Monday, March 11, 2013

Natural One



I came across this posting on pagan page this morning.  I honestly believe this to be true.  Oddly enough, I also came across this article about complex amino acids and carbon compounds in space indicating that life could be possible elsewhere in the universe. I already knew that from watching all the science documentaries that I do that talk about the metals on rocks.  The postings about the acids though are apparently falsehoods.  Bastards!  I'm not sure how to work into this topic.
I've received some subtle hints from my family about spiritual shows or books or just inspirational emails to read ever since I told my aunt I didn't need any more prayer books.
I began to ponder this idea.  I spend my Sunday in quiet contemplation when I can.  I read blogs from atheists like Greta Christina or pagan and Wicca sites that uplift me.  I also read "This Week in God" from Rachel Maddow's blog as well as at least one posting if not more about the Catholic church's woes in the world as well as the strife caused by other world religions.  I also try to incorporate some science documentaries in the mix.  I really don't need any more to add in especially specifically Catholic or Christian rhetoric. 
I'm not bitter mind you.  I know plenty of bitter Catholics.  I'm more ambivalent on the matter.  It occurs to me as I ruminate on the religion I left behind that I never felt fulfilled in church.  At most I felt annoyed by the noisy and crying children in the pew in front of me.  I didn't enjoy religious studies as a kid.  I remember being horrified by these Bible stories that were animated for kids.  The one about King Herod killing the babies made me so sad as a kid.  The pictures of bloody babies and soldiers slaughtering them filled me with confusion.  What on Earth did a loving God have to do with this story?  It was awful. 
I never connected personally with my faith.  I went through all the sacraments mind you--except Holy Orders and Last Rites for obvious reasons.
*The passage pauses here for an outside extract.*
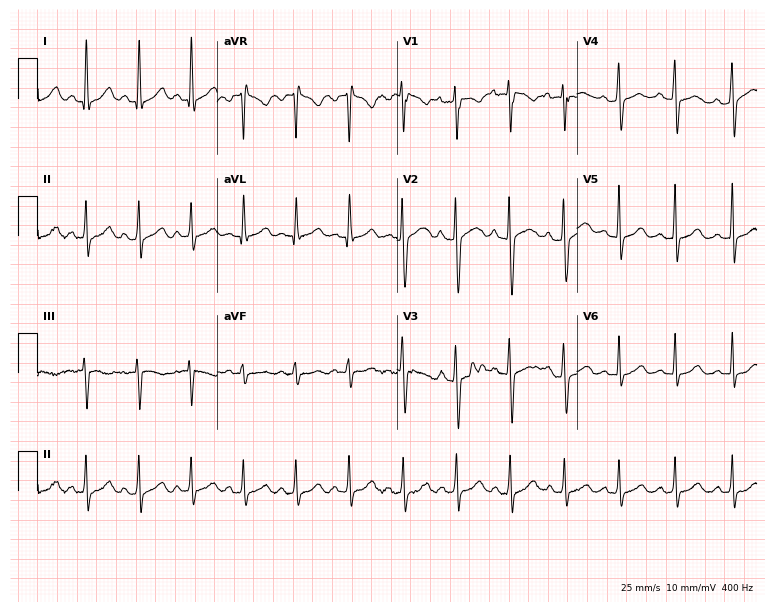
Standard 12-lead ECG recorded from a 20-year-old female patient (7.3-second recording at 400 Hz). The tracing shows sinus tachycardia (a sinus rate of 100 beats per minute or more).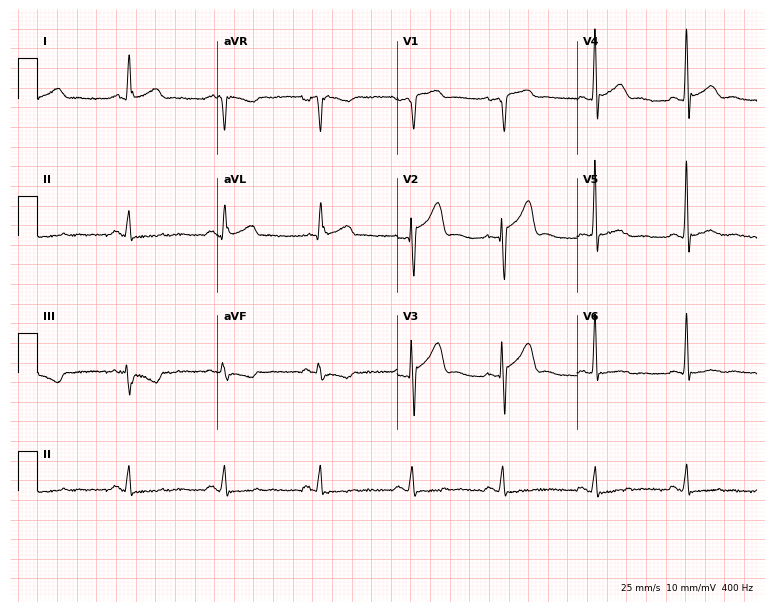
ECG — a male patient, 44 years old. Screened for six findings — first-degree AV block, right bundle branch block, left bundle branch block, sinus bradycardia, atrial fibrillation, sinus tachycardia — none is recorded. Other findings, if any, are not listed.

I have participated in the Anointing of the Sick, which is Last Rites for the modern era.  It just never comforted me the way it seems to comfort others.  I never felt that warmth or need to turn to God in my times of distress.  I never felt the peace that faithful mention feeling in the presence of God.  I recall being in St. Patrick's Cathedral in New York.  I thought it was a magnificent cathedral.  It's huge and beautiful and astounding.  Then there's the gift shop.  I remember being absolutely appalled at that.  I couldn't help but think about Jesus in the marketplace.  
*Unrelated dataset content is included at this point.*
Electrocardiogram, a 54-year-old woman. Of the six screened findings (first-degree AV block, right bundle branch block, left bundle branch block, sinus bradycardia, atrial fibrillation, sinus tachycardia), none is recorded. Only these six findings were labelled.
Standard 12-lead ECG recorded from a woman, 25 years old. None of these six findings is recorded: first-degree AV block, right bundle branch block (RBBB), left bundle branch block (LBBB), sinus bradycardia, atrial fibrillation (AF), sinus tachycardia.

Being in nature is a whole other matter.  I find the woods deeply relaxing.  I find meditating near a river or lake profoundly moving and calming.  I feel at peace when I perform a full moon ritual not because I feel the Lord and Lady's physical presence or the "power" or whatever you want to call it.  I feel a harmony with every living thing in those moments.  Paganism reminds me that we are all connected.  We are all on this planet together for better or for worse. I never once felt that in church.
I hope the emails and subtle hints stop.  I may have to speak up if they don't.  For now though, I will accept and delete.